You probably wonder why a certain Brad fell in love with Angelina and not some Nancy or Britney? Why did your dream girl in your school not like you but someone else whom you think isn't in anyway better than you? Why do beautiful girls in most cases fall for an average guy and vice versa? Well, scientists claim science knows why it is so.
Laws of attraction are a set of laws whose postulates include the nature of bodies that attract each other. But it is derived from scientific laws and attraction between things rather than human beings.
One of the earliest contributors to laws of attraction is Plato, a great Greek philosopher who built on earlier concepts prevalent at his time, that of attractive forces and repulsive forces, and gave a conclusion that likes tend towards likes, meaning things of the same nature attract each other very much.
Later, Albert Magnus, a Dominican priest who is known for his works on the coexistence of religion and science applied the laws of attraction to chemical systems and gave a theory containing four postulates.
Isaac Newton postulated that chemical attraction is due to certain forces which followed certain rules very similar to that followed by the planets, those rules or laws are the three laws of planetary motion. He included these views of his in his 1704 book Opticks, a book about light. So most people believe Isaac Newton was in fact responsible for the discovery of the laws of attraction. But some people do believe that ancient Greek people knew from the fact that, in magnets opposite poles attract and like poles repel, opposites attract and likes repel.
Later Etienne Geoffroy who was involved in translating Newton's works into French, proposed a law stating that 'when two things combine, which have a habit of combining with each other, and a third substance which is has greater attraction towards one of the two substances, then these two will combine to force out the remaining substance from the system'. Etienne Geoffroy also published the very first affinity table based on his law.
After him, J.P. Macquer proposed a law comprising six laws which included two laws proposed by Isaac Newton and Etienne Geoffroy. It also included four new postulates about the laws of attraction.
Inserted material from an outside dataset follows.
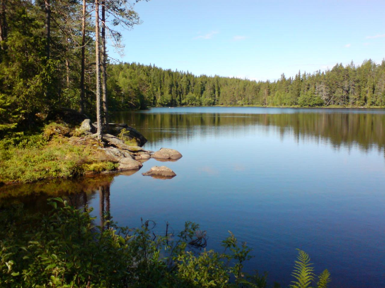 Stavtjenn på Lierfoss i Aurskog-Høland, sett fra skogsbilvegen øst for tjernet.
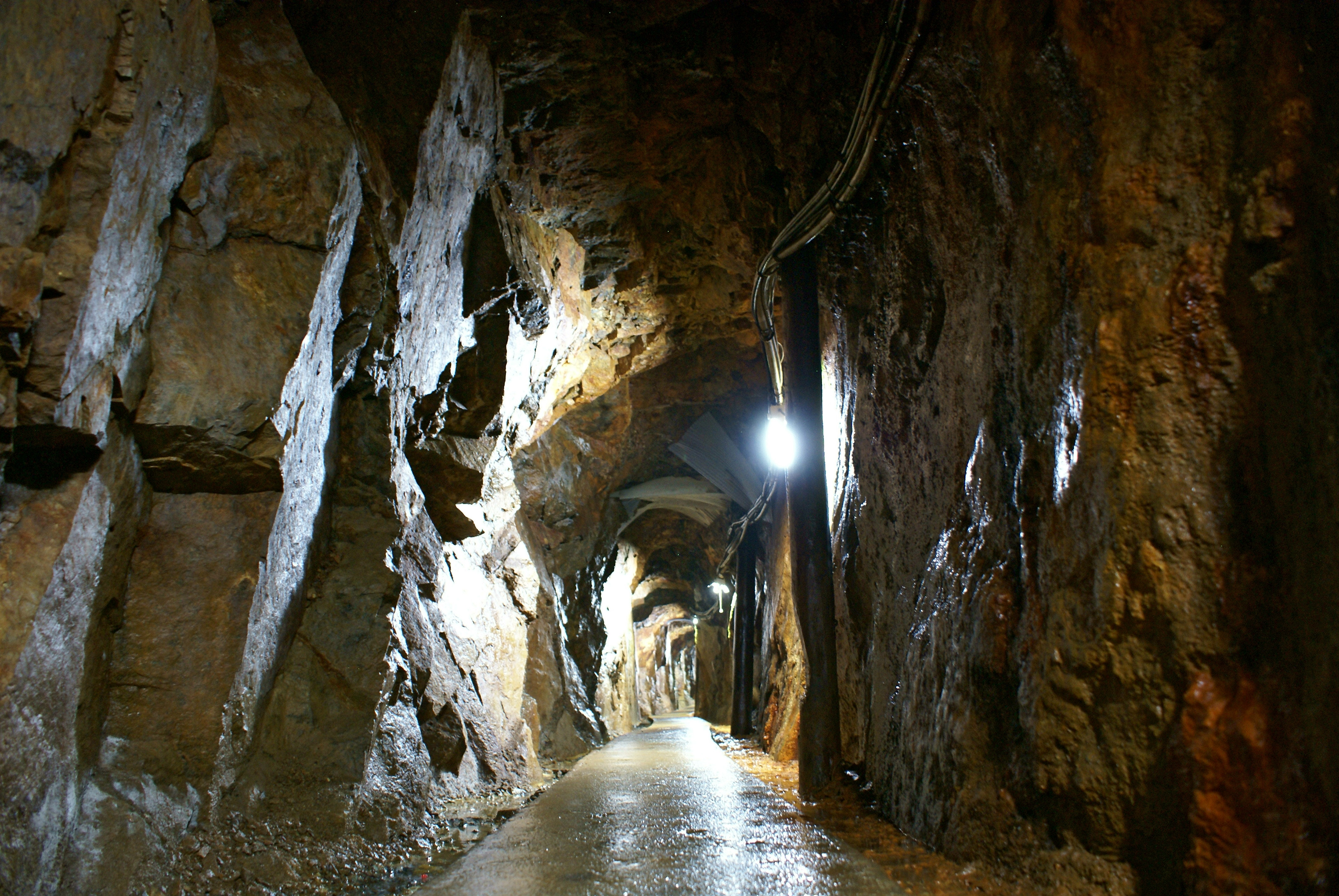 Sasaune gallery of Yoshioka copper mine, Takahashi, Okayama, Japan

Later, he also published a book in which he mentioned about seven types of affinity.
Coulomb's law framed by French scientist Charles Augustine de Coulomb gives the formula to calculate the electrostatic force of attraction between two electric charges in space.
James Clerk Maxwell suggested that there was an electromagnetic field all over space, which exerted a certain force on particles that are electric in nature. He also said that this electromagnetic space was affected by the nature and movement of these electric particles. He framed Maxwell's field equations which can be compared to laws of attraction and repulsion pertaining to the electromagnetic field.
Sociologists normally apply laws of attraction to human attraction. Some apply the analogy with Plato's laws and say people with the same thoughts attract each other. Some argue, citing Newton's law says opposites attract.